CAPITOLO CINQUANTATRE
Capitolo Cinquantadue: la discesa
"L'unico modo per fuggire dall'inferno è conquistarlo."
- Scott Hawkins
Quando la notte avvolse Città dei Santi nel suo abbraccio, fece un unico favore alle cicale: a lora avrebbe permesso di cantare, quella sera.
Il ringhio del vento era diventato un latrato e poi un guaito, sofferente e lacerante, mentre gli stivali di Prätda affondavano nel fango.
Lui e i suoi uomini procedevano spediti, silenziosi, con i volti sporchi di intrugli verdi e marroni per mimetizzarsi meglio.
C'era gente d'ogni tipo, lì nel mezzo. Con gli occhi grandi venati di sangue e le pupille ritratte, in ritirata dal macabro spettacolo.
Il primo squadrone si era diviso dal gruppo di partenza, salutando gli altri con un cenno del capo.
Circa venti uomini erano sgattaiolati lateralmente rispetto alle mura che contornavano la città.
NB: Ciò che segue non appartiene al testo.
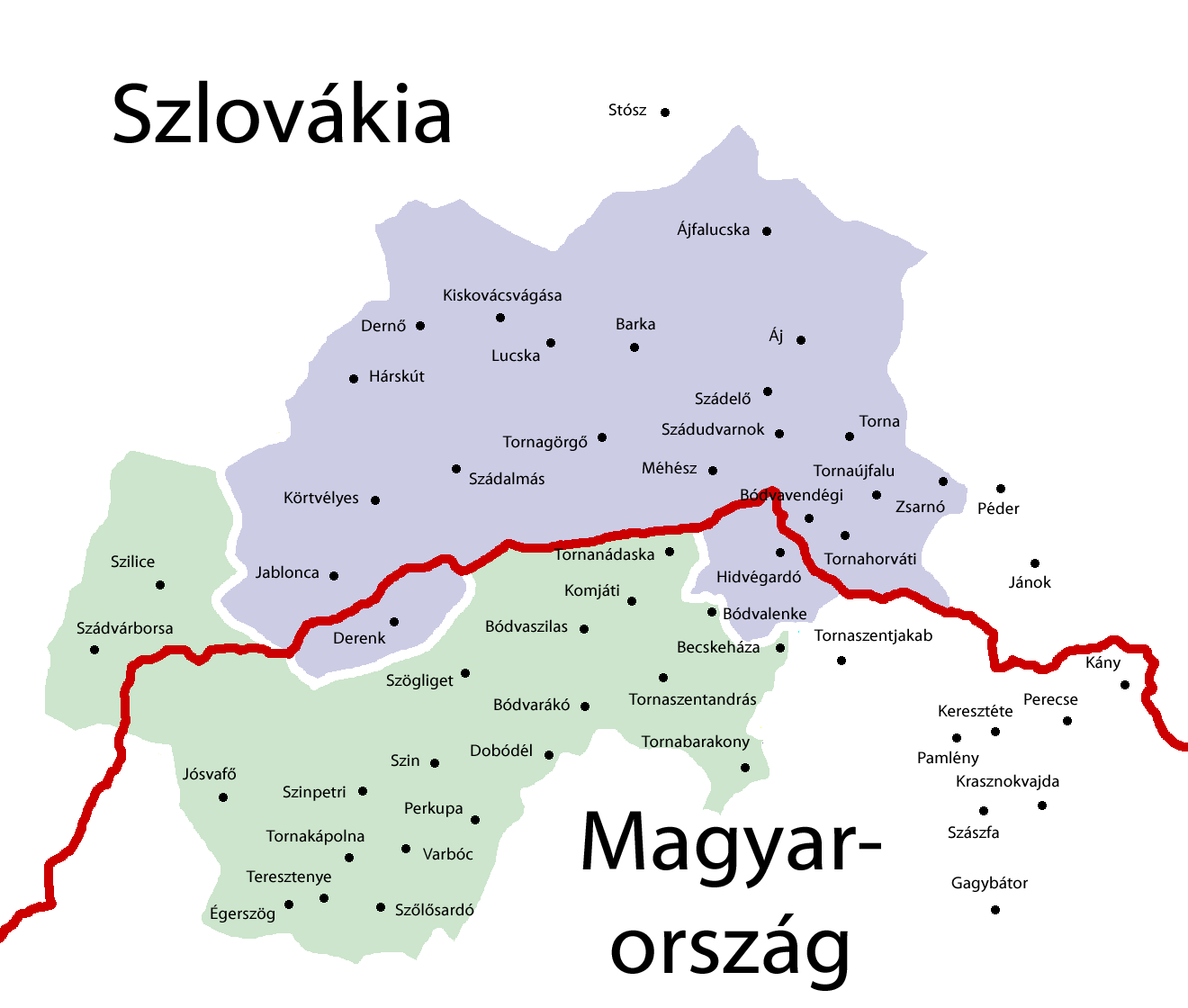 Az egykori Torna vármegye területe a mai országhatárokkal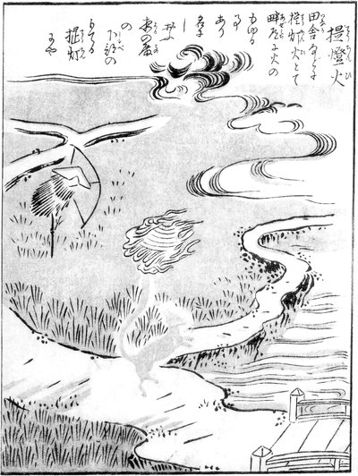 Chōchinbi (提灯火) from the Konjaku Gazu Zoku Hyakki (今昔画図続百鬼)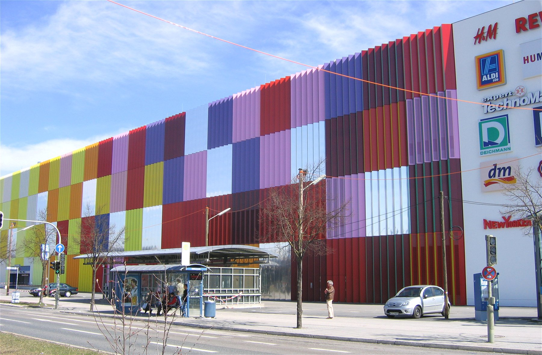 Einkaufszentrum Mira in München Nordheide.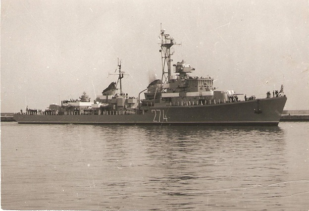 Niszczyciel O.R.P. Wicher ,okręt na którym służyłem w latach 1971r./1973r.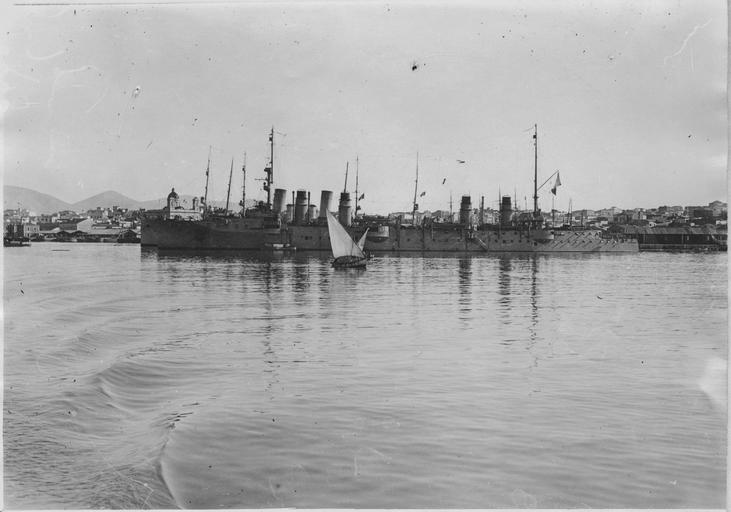 vue prise par un photographe de l'armée française.

Si muovevano lentamente, quatti quatti, con le sacche piene di zolfo a pendergli dalla cintura.
"Tenetevi pronti," erano state le ultime parole di Prätda al gruppetto, prima che questo sparisse definitivamente dalla vista.
Quella notte, avrebbero fatto piovere fuoco.
Il gruppo da venti, composto per tre quarti da uomini, si era fermato davanti al lato est della struttura. Arrampicarsi non sarebbe stata una passeggiata, di questo erano tutti certi, ma una volta raggiunta la fine, avrebbero fornito un valido vantaggio all'intera squadra.
Si sentivano già eroi, i venti uomini. Pregustavano il sapore del vino, con i calici alzati in aria, mentre dalle loro bocche si sporgeva, sfacciato, il primo cenno di saliva. Avrebbero mangiato carne di maiale e le verdure dell'orto, poi avrebbero bevuto ancora, fino a perdere i sensi e svenire sotto le stelle.
"Bagneremo le frecce con la naftalina solo quando saremo in cima, intesi? Non ci tengo ad accendermi come una maledettissima torcia."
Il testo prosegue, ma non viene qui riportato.